空振りに終わった攻撃は獣をさらに興奮させる。

怒りに満ちた表情は視線を俺に定め、すぐにその巨体を動かそうとして、


――――失敗した。


「ガ、グァ!?」


何故自分の体が動かないのか、獣は分かっていない。

困惑に染まるその顔が、ようやく後ろ足に絡みつく糸の存在に気づく。


が、遅い。


瞬く間に捕らえた獲物をぐるぐる巻きにしたは素早く動き回り、獣の足を中心に円を描くように動く。


後ろ足を封じられた獣はもがき、叫ぶことしかできずその巨体を暴れさせるも絡みつく糸は次第に獣の全身を包むようにせり上がっていく。
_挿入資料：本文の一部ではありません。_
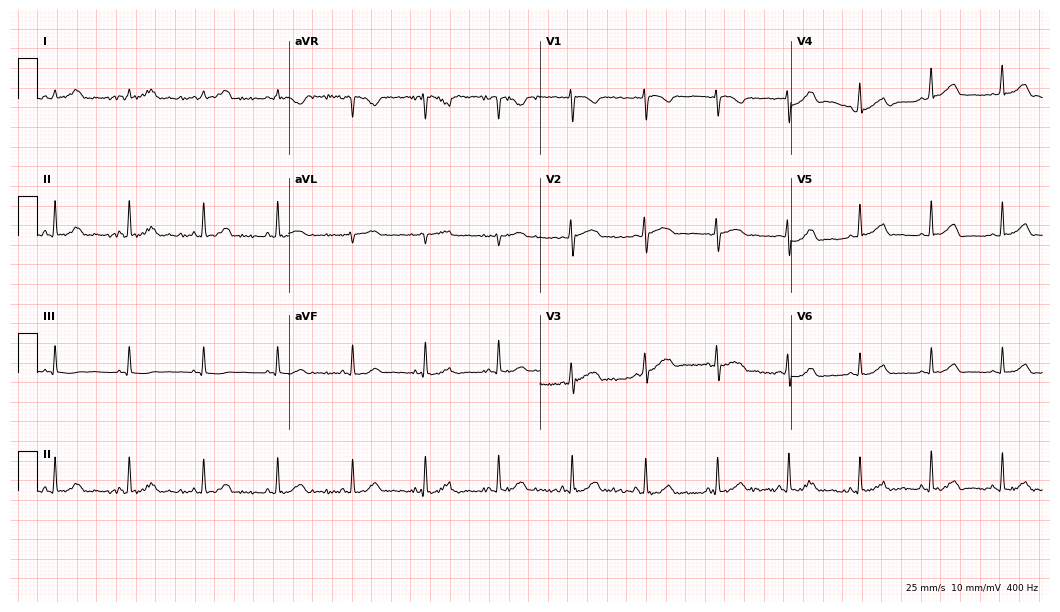
Electrocardiogram (10.2-second recording at 400 Hz), a 30-year-old female. Overall reading on record: normal ECG.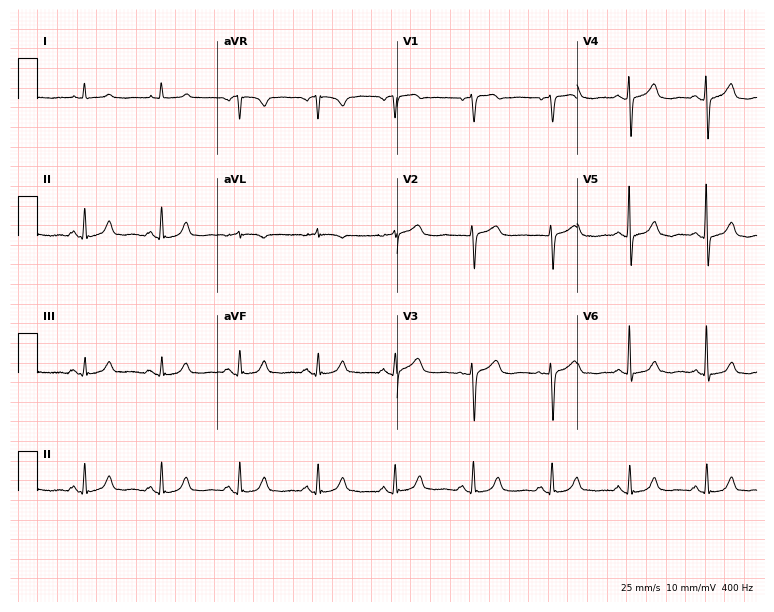
ECG (7.3-second recording at 400 Hz) — an 85-year-old woman. Labelled as a normal ECG.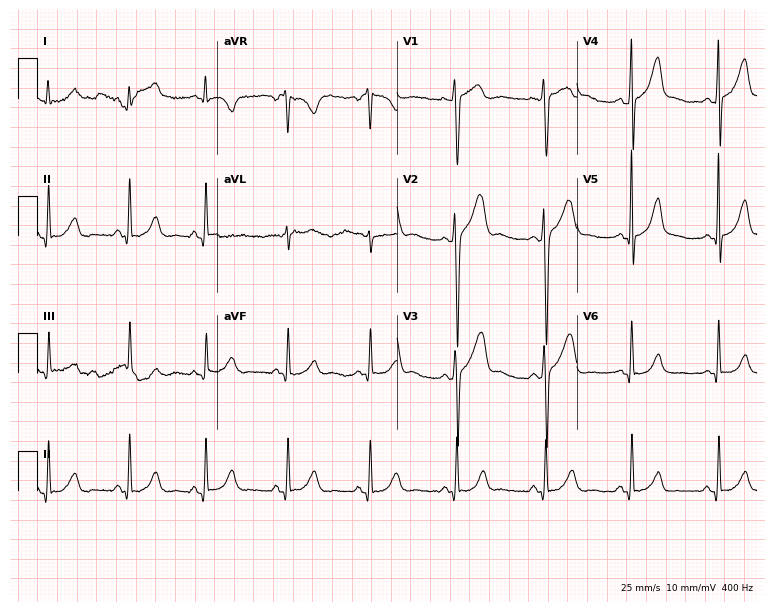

やがて、その見事な茶色の剛毛が見えなくなると、獣に糸を巻きつけていたそれ(傍点)の動きが止まる。


「ずいぶん小せぇな」


獣の動きを瞬く間に封じてしまったのは蜘蛛だ。


それも今日俺が殺したのと同じ蜘蛛。


違うのはその大きさ。


素早い動きに相応しく、その蜘蛛は今日仕留めた蜘蛛よりもずっと小さかった。


――――子供か?


きっとあの仕留めた蜘蛛以外にもいたのだろう。

簀巻き状態になった獣から視線を外し、カサカサと動き回る小蜘蛛へ注意を移す。


「むー、むー!」


くぐもった声。

声の方を見れば人型の簀巻きが一つ、木の上にぶら下がっている。

声はぐねぐねと気持ち悪く動くその中から聞こえてくる。


――生きてたか……。


安堵しかけ、肩の力を抜きそうになるが、

しかし視界に入ってきたものを見て俺はすぐに身体を緊張状態へ戻す。


大軍とは呼ばない、だがそれは今の状況において不利だということを悟るには十分な数だった。


ゆうに、十を超える蜘蛛の姿を捕らえ、俺は足の調子を確かめるように二回、地面をつま先で叩くと大きく息を吐き出した。